Mean Reciprocal Rank (MRR) is a widely used metric in information retrieval to evaluate the effectiveness of a system. It measures the rank position of the first relevant result in a list of search results.

$$MRR=\frac{1}{|Q|}\sum_{i=1}^{|Q|}\frac{1}{rank_i}$$

where

$|Q|$ is the total number of queries.
$rank_i$ is the rank position of the first relevant document of the i-th query.

def MRR(preds, truth, cutoffs):
    mrr = [0 for _ in range(len(cutoffs))]
    for pred, t in zip(preds, truth):
        for i, c in enumerate(cutoffs):
            for j, p in enumerate(pred):
                if j < c and p in t:
                    mrr[i] += 1/(j+1)
                    break
    mrr = [k/len(preds) for k in mrr]
    return mrr

mrr = MRR(res_text, ground_truths, cut_offs)
for i, c in enumerate(cut_offs):
    print(f"MRR@{c}: {mrr[i]}")

MRR@1: 0.97
MRR@10: 0.9825

5.3 nDCG#

Normalized Discounted cumulative gain (nDCG) measures the quality of a ranked list of search results by considering both the position of the relevant documents and their graded relevance scores. The calculation of nDCG involves two main steps:

Discounted cumulative gain (DCG) measures the ranking quality in retrieval tasks.

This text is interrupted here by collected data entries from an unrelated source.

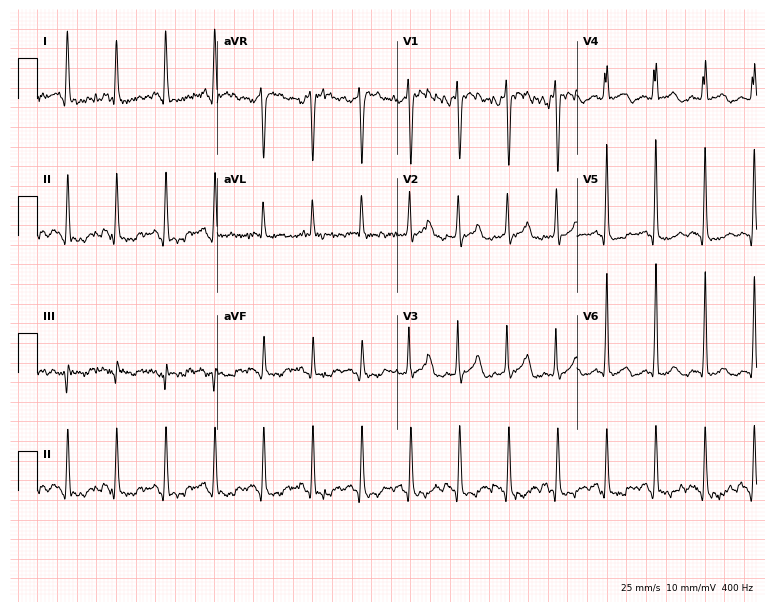
ECG — a male, 35 years old. Screened for six findings — first-degree AV block, right bundle branch block (RBBB), left bundle branch block (LBBB), sinus bradycardia, atrial fibrillation (AF), sinus tachycardia — none is recorded. Findings outside these six are not listed.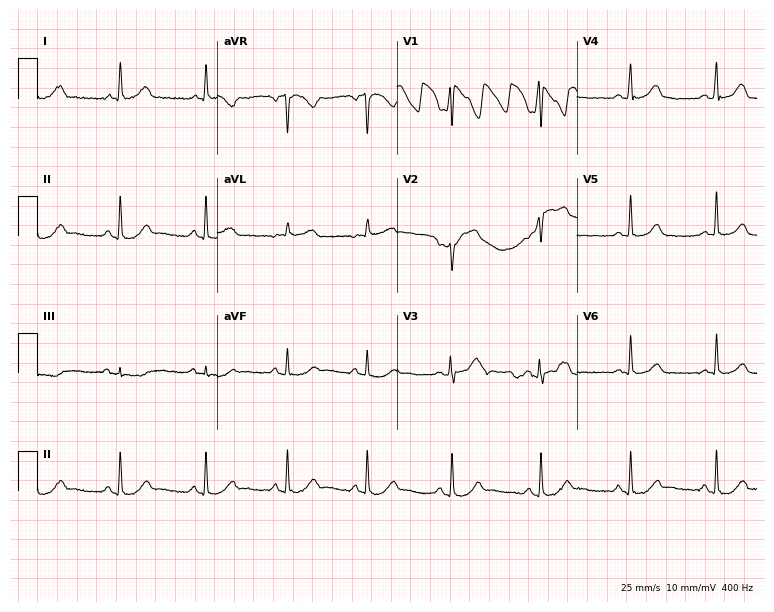
Standard 12-lead ECG recorded from a 54-year-old male (7.3-second recording at 400 Hz). None of these six findings is recorded: first-degree AV block, right bundle branch block (RBBB), left bundle branch block (LBBB), sinus bradycardia, atrial fibrillation (AF), sinus tachycardia.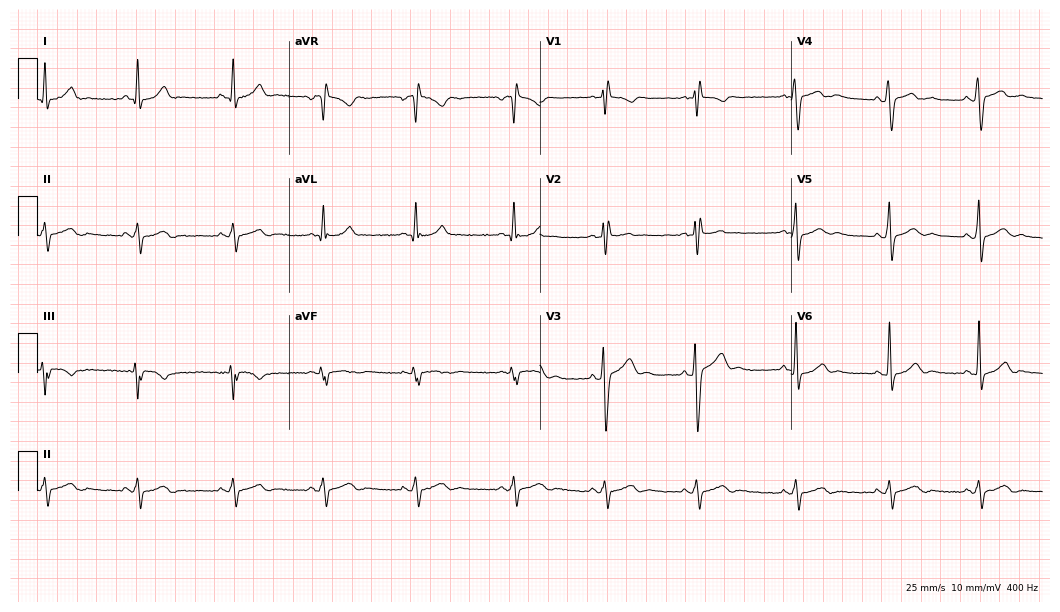
Resting 12-lead electrocardiogram. Patient: a male, 39 years old. None of these six findings is recorded: first-degree AV block, right bundle branch block (RBBB), left bundle branch block (LBBB), sinus bradycardia, atrial fibrillation (AF), sinus tachycardia. Only these six findings were labelled.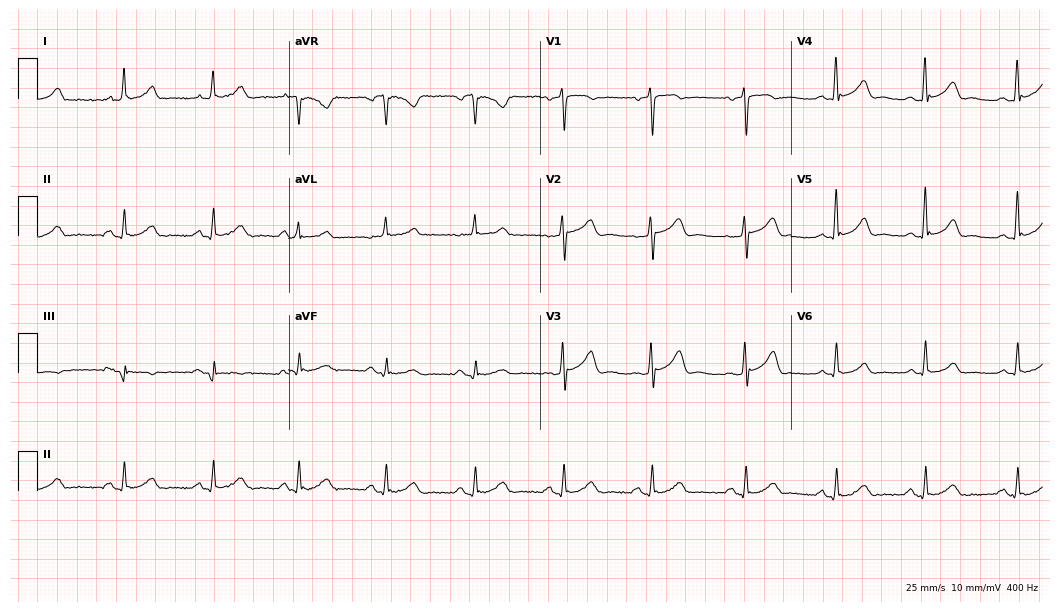
Standard 12-lead ECG recorded from a female, 52 years old (10.2-second recording at 400 Hz). None of these six findings is recorded: first-degree AV block, right bundle branch block, left bundle branch block, sinus bradycardia, atrial fibrillation, sinus tachycardia.

$$DCG_p=\sum_{i=1}^p\frac{2^{rel_i}-1}{\log_2(i+1)}$$

Normalized by ideal DCG to make it comparable across queries. $$nDCG_p=\frac{DCG_p}{IDCG_p}$$ where $IDCG$ is the maximum possible DCG for a given set of documents, assuming they are perfectly ranked in order of relevance.

pred_hard_encodings = []
for pred, label in zip(res_text, ground_truths):
    pred_hard_encoding = list(np.isin(pred, label).astype(int))
    pred_hard_encodings.append(pred_hard_encoding)

from sklearn.metrics import ndcg_score

for i, c in enumerate(cut_offs):
    nDCG = ndcg_score(pred_hard_encodings, res_scores, k=c)
    print(f"nDCG@{c}: {nDCG}")

nDCG@1: 0.97
nDCG@10: 0.9869253606521631

Congrats! You have walked through a full pipeline of evaluating an embedding model. Feel free to play with different datasets and models!